開玩笑,那是實心硬木做的板子,後半部是根棍子,前半部就是一長快的木板。那木板既寬且厚,皂隸用力的一板子下去,厚實的木板整個一塊平拍在屁股上,那是常人所無法忍耐的劇痛。第一下,就打的李外父的屁股像是個發酵的麵糰似的腫了起來,雖然沒有皮開肉綻,但卻是紅彤彤的一片了,李外父卻猶自死撐着,叫都沒叫一聲。
可這才是第一下,就已經是這樣了,一共十板下來,不開花才怪。果然,當第二板勢大力沉的板子,夾着風聲呼嘯的落下時,原本就腫痛的幾乎無法忍受的李外父,終於發出了一聲可以說是慘絕人寰的叫聲。這結結實實的第二下,已經是把屁股給打裂了,鮮紅的血液從屁股從肉里流了下來。
第三下、第四下。。。當十板打完時,李外父已經氣喘吁吁的趴在地上叫不上來了,那嗓子怕是剛才殺豬叫一般的慘叫時已經喊啞了。衙役胡亂的將他褲子拉上,兩邊一夾把他給抬進了正堂。
如今這樣子,顯然已經是既不能跪也不能站,只能是像死狗一般的躺在那裏。好在堂上的眾位官員要的只是你嘴裏的信息,不會管你什麼姿勢的,要不然這早就又是一條藐視公堂、目無禮法的罪責了。

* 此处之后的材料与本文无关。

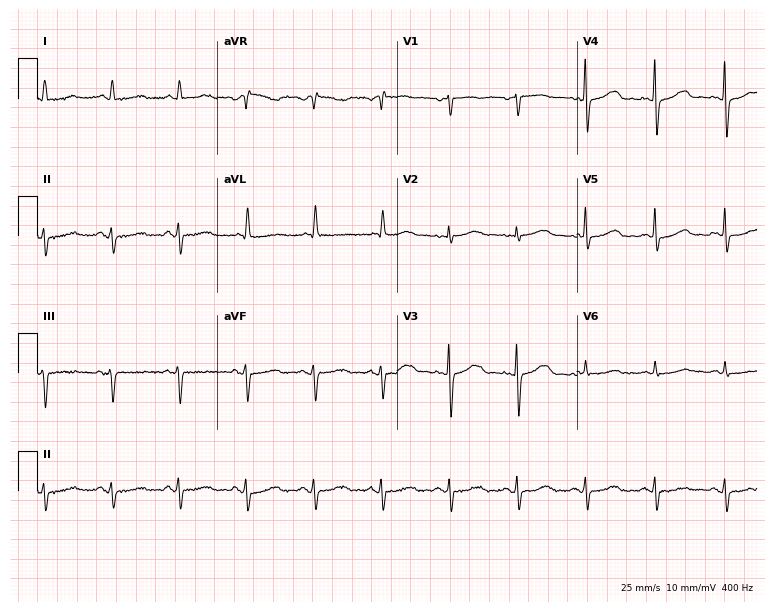
12-lead ECG from a woman, 76 years old. Recorded interpretation: within normal limits.
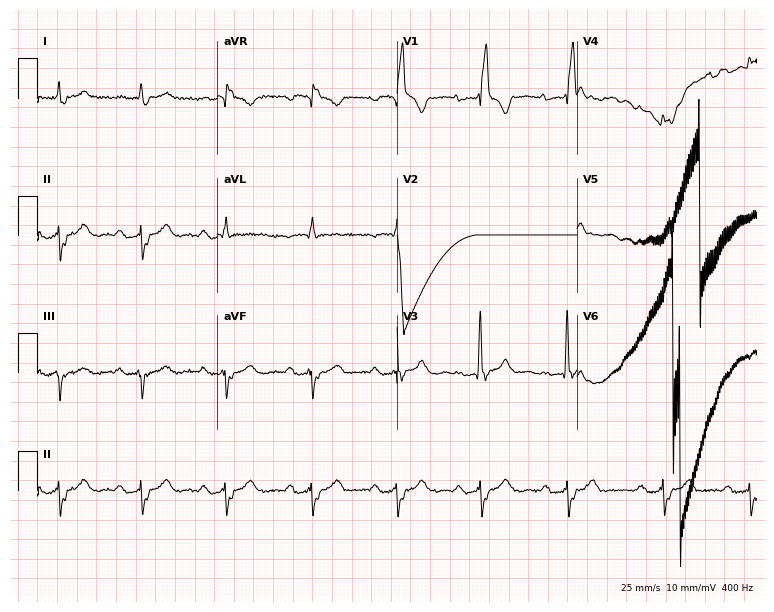
12-lead ECG from a 76-year-old man. Screened for six findings — first-degree AV block, right bundle branch block, left bundle branch block, sinus bradycardia, atrial fibrillation, sinus tachycardia — none is recorded. Other findings, if any, are not listed.

“本官再來問你,張差是你什麼人,他為什麼要進京,說吧。這回再不交代出來,就是二十板了。我看是你嘴硬,還是衙門的板子硬”!吳同春絲毫沒有可憐的樣子,自顧自的抿了口茶,淡淡的說到。
語氣很是平淡,但聽到李外父的耳朵里就有如雷霆般振聾發聵了。如今板子這兩個字對於李外父來說,那可是相當的敏感,估計接下來的好長一段時間,都會給他留下陰影了。
“我說,我全說。張差和我有那麼點遠房親戚的關係,平日裏有什麼事都來找我商量,但這回他真沒來找我,這次全是他自個兒的主意。事情是這樣的,京城派公公到薊州去造佛寺,公公們燒制陶瓷需要柴薪,所以井兒峪那裏都想賣點柴薪給公公賺點小錢”。
“張差這傢伙估計是想錢想瘋了,居然把自己的房子和田地都賣了,低價收了一大批的柴薪,想從中賺大錢。這不是絕了鄉親們賺錢的路子了嘛,大傢伙就去和他理論,雙方言語不合,於是就有人一把火把他收購的柴薪一把火全燒了。張差去公公那裏告狀,可公公們只管收買柴薪,誰來管這檔子事,所以就把他喝罵了一頓。張差興許就是那時急火攻心了,發了失心瘋就要進京告狀,事情就是這個樣子的”。
李外父趴在地上,沙啞着喉嚨把話說完的時候,在場的所有官員頓時眼睛都亮了起來。這可是一個新的論調,和當初張差自己所說的可是完全的不同,案情的發展果然又到了一個新的高度。
吩咐皂隸把李外父押回牢房,眾位官員又接着提審了另一位涉及此案的人員馬三舅。結果這傢伙估計是看到了李外父的慘狀,上來磕着頭就一五一十的全說了,而所招供的情況,和李外父基本一樣,看來案情也許真的不是和張差自己所說的那麼簡單。
接下來的就是重頭戲了,因為下面倆個人身份十分特殊,那是宮裏的太監。倒不是在場的官員怕這倆個太監,他們忌憚的是太監背後,那躲在宮裏的真正主謀,聽起來就有點像狐假虎威的感覺,而那倆個太監,此刻就是那狐。